Утренняя служба начиналась с органной импровизации. Вероятно, очень медленно исполнялся вальс Штрауса. Орган был старым, и его скрипы и вздохи порой звучали отчетливее, чем мелодия. Орган раздувался обычным ручным насосом, из-за него весь процесс становился весьма шумным; и Рекс Браун, который раздувал орган, спрятавшись в ящике — видимый только нам, хору, — разнообразил себе работу, беззвучно пародируя органиста или вырезая на деревяшках имена девушек.

Этим утром служба была необычной. Она была посвящена роли Ковчега для рода человеческого перед лицом вечно грозящего всемирного потопа. Сейчас у нас нет надобности в Ковчеге, но когда потоп придет, в нем утонет гордость, и останешься один, как перст. И, как уже было, лев встанет на колени перед ланью, голубь сядет на шею ястребу, овца прикорнет возле волка, мы станем согреваться друг о друга и поймем, что мы создания одного мира…

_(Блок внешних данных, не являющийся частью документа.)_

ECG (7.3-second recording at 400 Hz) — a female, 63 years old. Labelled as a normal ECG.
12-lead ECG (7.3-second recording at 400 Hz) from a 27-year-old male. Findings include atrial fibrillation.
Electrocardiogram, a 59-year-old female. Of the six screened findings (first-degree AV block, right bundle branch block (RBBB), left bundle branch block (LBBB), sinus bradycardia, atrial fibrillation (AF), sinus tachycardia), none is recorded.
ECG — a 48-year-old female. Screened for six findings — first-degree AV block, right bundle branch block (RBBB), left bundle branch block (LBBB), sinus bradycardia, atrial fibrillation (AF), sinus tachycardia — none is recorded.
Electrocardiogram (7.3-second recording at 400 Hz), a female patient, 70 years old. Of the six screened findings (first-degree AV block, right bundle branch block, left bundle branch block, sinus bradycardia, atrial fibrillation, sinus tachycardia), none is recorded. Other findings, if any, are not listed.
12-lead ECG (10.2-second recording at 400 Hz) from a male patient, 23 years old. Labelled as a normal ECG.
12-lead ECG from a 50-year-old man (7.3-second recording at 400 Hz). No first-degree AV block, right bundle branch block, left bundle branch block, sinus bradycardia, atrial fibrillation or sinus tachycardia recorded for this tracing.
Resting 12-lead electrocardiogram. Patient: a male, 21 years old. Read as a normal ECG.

Так проходило воскресное утро. Когда служба заканчивалась, люди, посплетничав немного между надгробий, степенно шли домой к мясному обеду, чтобы затем вздремнуть с газетой в руках. Старшее поколение с наслаждением отдавалось дреме весь долгий полдень, а молодежь снова шла в Воскресную Школу. Наступало время вечернего песнопения, которое так же отличалось от заутрени, как уютное место свидания от Трафальгарской площади, когда на ней проводится ралли. Атмосфера была мягче, трепетнее, более конфиденциальной; считалось, что явка на службу добровольная. Но мы, мальчики из хора, конечно, обязаны были приходить, хотя остальные приходили по желанию.

Вечером церковь, вырастающая в темном церковном дворе, виделась полоской красных освещенных окон. Внутри, из-за масляных ламп и замерших свечей, пространство резко сужалось тенями. Сейчас утренний образ исчезал; неф становился родным, сонным. На этот раз присутствовало всего несколько прихожан, каждая одинокая фигурка существовала сама по себе, отдельно от остальных, глубоко погруженная в себя: мисс Бэгналл, вдова Уайт, женщина, убирающая церковь, вдовец и, в самом дальнем углу, почтальон. Служба совершалась почти что мечтательно, наши гимны звучали тихо и ностальгически. Псалмы всегда исполнялись традиционно и никогда не варьировались, их можно было петь без нот. Разрозненные верующие, полускрытые темнотой, пели, будто просили лично за себя самих. «Боже, дай своему слуге уйти в мире…» Слова выпевались с закрытыми глазами, дрожащим голосом. Утром так петь было невозможно.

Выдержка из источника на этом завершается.